Des scientifiques ont critiqué un rapport majeur sur les réserves mondiales restantes de pétrole, prévenant que la fin du pétrole arrive plus vite que ce que les gouvernements et les compagnies pétrolières veulent bien admettre.

Le Rapport Statistique sur l'Energie Mondiale, publié hier par BP, semble montrer que le monde a encore assez de réserves "prouvées" pour répondre, au rythme actuel, à 40 années de consommation. Cette affirmation, basée sur des chiffres officiels rapportés, a une fois de plus fait reculer la date où l'on estime que le monde sera asséché.

Cependant, des scientifiques, emmenés par le Oil Depletion Analysis Centre [le centre d'analyse sur la diminution du pétrole], dont le siège est à Londres, disent que la production globale de pétrole doit atteindre son apogée dans les quatre prochaines années avant d'entrer dans un déclin rapide qui aura des conséquences massives pour l'économie mondiale et la manière dont nous vivons.

Selon la théorie du "pic pétrolier", notre consommation de pétrole rattrapera, puis dépassera la découverte de nouvelles réserves et nous commencerons à épuiser les réserves connues.

Colin Campbell, le chef du centre sur la diminution, a déclaré : "C'est une théorie assez simple que tout buveur de bière peut comprendre. Au début, le verre est plein et à la fin il est vide. Et plus vite vous le buvez, plus vite il est vide".

Le Dr Campbell est un ancien géologue en chef et ancien vice-président d'une kyrielle de majors pétrolières comprenant BP, Shell, Fina, Exxon et ChevronTexaco. Il explique que le pic de pétrole standard — celui qui est facile et peu coûteux à extraire — a déjà été atteint et qu'il a été dépassé en 2005.

Même lorsque vous prenez en compte le pétrole lourd plus difficile à extraire, les réserves dans les profondeurs de l'océan, les régions polaires et le liquide prélevé du gaz, le pic arrivera aussi tôt que 2011, déclare-t-il.

Ce scénario est platement réfuté par BP, dont le chef économiste, Peter Davies, a écarté les arguments des théoriciens du "pic pétrolier".
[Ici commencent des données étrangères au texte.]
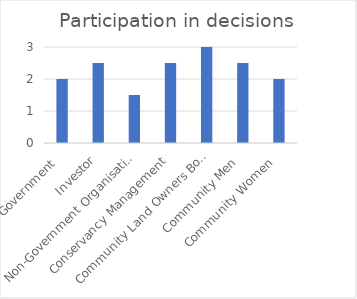
| Category | Participation in decisions |
|---|---|
| Government  | 2 |
| Investor | 2.5 |
| Non-Government Organisations | 1.5 |
| Conservancy Management | 2.5 |
| Community Land Owners Board | 3 |
| Community Men  | 2.5 |
| Community Women  | 2 |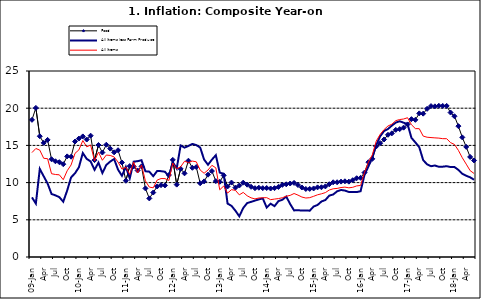
| Category | Food | All Items less Farm Produce | All Items |
|---|---|---|---|
| 09-Jan | 18.436 | 8.013 | 14.034 |
| Feb | 20.041 | 7.178 | 14.584 |
| Mar | 16.233 | 11.842 | 14.366 |
| Apr | 15.342 | 10.85 | 13.268 |
| May | 15.74 | 9.88 | 13.212 |
| June | 13.138 | 8.472 | 11.194 |
| Jul | 12.867 | 8.285 | 11.09 |
| Aug | 12.746 | 8.044 | 11.046 |
| Sep | 12.472 | 7.431 | 10.39 |
| Oct | 13.524 | 8.933 | 11.588 |
| Nov | 13.482 | 10.702 | 12.368 |
| Dec | 15.518 | 11.249 | 13.93 |
| 10-Jan | 15.918 | 12.063 | 14.398 |
| Feb | 16.208 | 13.978 | 15.649 |
| Mar | 15.79 | 13.184 | 14.812 |
| Apr | 16.306 | 12.844 | 15.044 |
| May | 13.023 | 11.711 | 12.915 |
| Jun | 15.053 | 12.686 | 14.099 |
| Jul | 14.043 | 11.287 | 13.002 |
| Aug | 15.09 | 12.366 | 13.702 |
| Sep | 14.57 | 12.83 | 13.65 |
| Oct | 14.065 | 13.168 | 13.45 |
| Nov | 14.351 | 11.746 | 12.766 |
| Dec | 12.701 | 10.917 | 11.815 |
| 11-Jan | 10.255 | 12.118 | 12.08 |
| Feb | 12.221 | 10.569 | 11.1 |
| Mar | 12.169 | 12.815 | 12.779 |
| Apr | 11.629 | 12.882 | 11.291 |
| May | 12.179 | 13.006 | 12.352 |
| Jun | 9.22 | 11.524 | 10.23 |
| Jul | 7.877 | 11.472 | 9.397 |
| Aug | 8.665 | 10.863 | 9.301 |
| Sep | 9.479 | 11.567 | 10.339 |
| Oct | 9.656 | 11.539 | 10.544 |
| Nov | 9.623 | 11.459 | 10.54 |
| Dec | 11.02 | 10.822 | 10.283 |
| 12-Jan | 13.053 | 12.748 | 12.626 |
| 12-Feb | 9.729 | 11.901 | 11.866 |
| 12-Mar | 11.848 | 14.995 | 12.111 |
| Apr | 11.246 | 14.703 | 12.866 |
| May | 12.942 | 14.926 | 12.688 |
| Jun | 11.991 | 15.199 | 12.892 |
| Jul | 12.093 | 15.045 | 12.797 |
| Aug | 9.91 | 14.714 | 11.689 |
| Sep | 10.164 | 13.101 | 11.253 |
| Oct | 11.064 | 12.398 | 11.693 |
| Nov | 11.553 | 13.092 | 12.32 |
| Dec | 10.199 | 13.685 | 11.981 |
| 13-Jan | 10.106 | 11.342 | 9.031 |
| Feb | 10.973 | 11.184 | 9.542 |
| Mar | 9.482 | 7.179 | 8.593 |
| Apr | 10.006 | 6.874 | 9.052 |
| May | 9.321 | 6.227 | 8.964 |
| Jun | 9.606 | 5.472 | 8.353 |
| Jul | 9.994 | 6.58 | 8.682 |
| Aug | 9.723 | 7.245 | 8.231 |
| Sep | 9.437 | 7.41 | 7.952 |
| Oct | 9.249 | 7.579 | 7.807 |
| Nov | 9.313 | 7.75 | 7.931 |
| Dec | 9.253 | 7.872 | 7.957 |
| 14-Jan | 9.271 | 6.648 | 7.977 |
| Feb | 9.207 | 7.166 | 7.707 |
| Mar | 9.254 | 6.836 | 7.783 |
| Apr | 9.414 | 7.508 | 7.851 |
| May | 9.698 | 7.693 | 7.965 |
| Jun | 9.776 | 8.122 | 8.167 |
| Jul | 9.878 | 7.116 | 8.281 |
| Aug | 9.959 | 6.264 | 8.534 |
| Sep | 9.676 | 6.278 | 8.317 |
| Oct | 9.343 | 6.252 | 8.06 |
| Nov | 9.144 | 6.255 | 7.927 |
| Dec | 9.152 | 6.225 | 7.978 |
| 15-Jan | 9.215 | 6.787 | 8.157 |
| Feb | 9.359 | 6.994 | 8.359 |
| Mar | 9.376 | 7.46 | 8.494 |
| Apr | 9.49 | 7.661 | 8.655 |
| May | 9.782 | 8.253 | 9.003 |
| Jun | 10.041 | 8.403 | 9.168 |
| Jul | 10.049 | 8.83 | 9.218 |
| Aug | 10.131 | 9.01 | 9.336 |
| Sep | 10.174 | 8.928 | 9.394 |
| Oct | 10.129 | 8.742 | 9.296 |
| Nov | 10.321 | 8.732 | 9.368 |
| Dec | 10.588 | 8.727 | 9.554 |
| 16-Jan | 10.642 | 8.841 | 9.617 |
| Feb | 11.348 | 11.041 | 11.379 |
| Mar | 12.745 | 12.17 | 12.775 |
| Apr | 13.194 | 13.352 | 13.721 |
| May | 14.861 | 15.054 | 15.577 |
| Jun | 15.302 | 16.224 | 16.48 |
| Jul | 15.799 | 16.929 | 17.127 |
| Aug | 16.427 | 17.208 | 17.609 |
| Sep | 16.622 | 17.666 | 17.852 |
| Oct | 17.09 | 18.067 | 18.33 |
| Nov | 17.191 | 18.241 | 18.476 |
| Dec | 17.388 | 18.052 | 18.547 |
| 17-Jan | 17.818 | 17.867 | 18.719 |
| Feb | 18.528 | 16.011 | 17.78 |
| Mar | 18.436 | 15.404 | 17.256 |
| Apr | 19.303 | 14.75 | 17.244 |
| May | 19.266 | 13.016 | 16.251 |
| Jun | 19.915 | 12.455 | 16.098 |
| Jul | 20.284 | 12.207 | 16.053 |
| Aug | 20.251 | 12.296 | 16.012 |
| Sep | 20.321 | 12.123 | 15.979 |
| Oct | 20.306 | 12.142 | 15.905 |
| Nov | 20.308 | 12.206 | 15.901 |
| Dec | 19.415 | 12.089 | 15.372 |
| 18-Jan | 18.919 | 12.09 | 15.127 |
| Feb | 17.588 | 11.707 | 14.33 |
| Mar | 16.08 | 11.181 | 13.337 |
| Apr | 14.799 | 10.92 | 12.482 |
| May | 13.448 | 10.71 | 11.608 |
| June | 12.977 | 10.387 | 11.231 |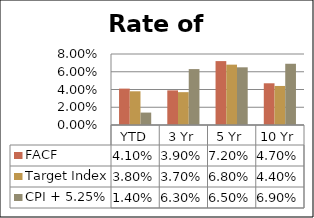
| Category | FACF | Target Index | CPI + 5.25% |
|---|---|---|---|
| YTD | 0.041 | 0.038 | 0.014 |
| 3 Yr | 0.039 | 0.037 | 0.063 |
| 5 Yr | 0.072 | 0.068 | 0.065 |
| 10 Yr | 0.047 | 0.044 | 0.069 |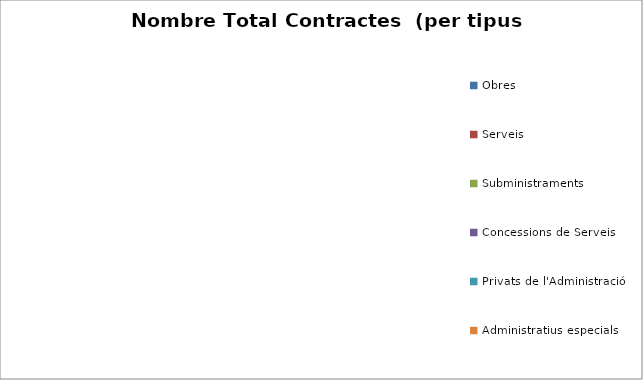
| Category | Nombre Total Contractes |
|---|---|
| Obres | 0 |
| Serveis | 0 |
| Subministraments | 0 |
| Concessions de Serveis | 0 |
| Privats de l'Administració | 0 |
| Administratius especials | 0 |

"Nous ne croyons pas qu'il y a une contrainte absolue de ressource. Lorsque le pic pétrolier arrivera, il est juste probable qu'il proviendra du pic de consommation, peut-être à cause des politiques relatives au changement climatique comme de la culmination de la production."

Ces dernières années, le fossé autrefois considérable entre la demande et l'offre s'est réduit. L'année dernière, ce fossé a quasiment disparu. Les conséquences d'une pénurie seraient immenses. Si la consommation commence à excéder la production ne serait-ce que de la plus petite quantité, le prix du pétrole pourrait dépasser les $100 le baril. Une récession globale s'ensuivrait.

Jeremy Leggert, à l'instar du Dr Campbell, est un défenseur des ressources naturelles devenu géologue dont le livre "Half Gone: Oil, Gas, Hot Air and the Global Energy Crisis" [A moitié disparus : le Pétrole, le Gaz, les Paroles en l'Air et la Crise Energétique] a amené la théorie du "pic pétrolier" vers un public plus large. Il compare la réticence de l'industrie et du gouvernement à faire face à la fin imminente du pétrole au déni du changement climatique.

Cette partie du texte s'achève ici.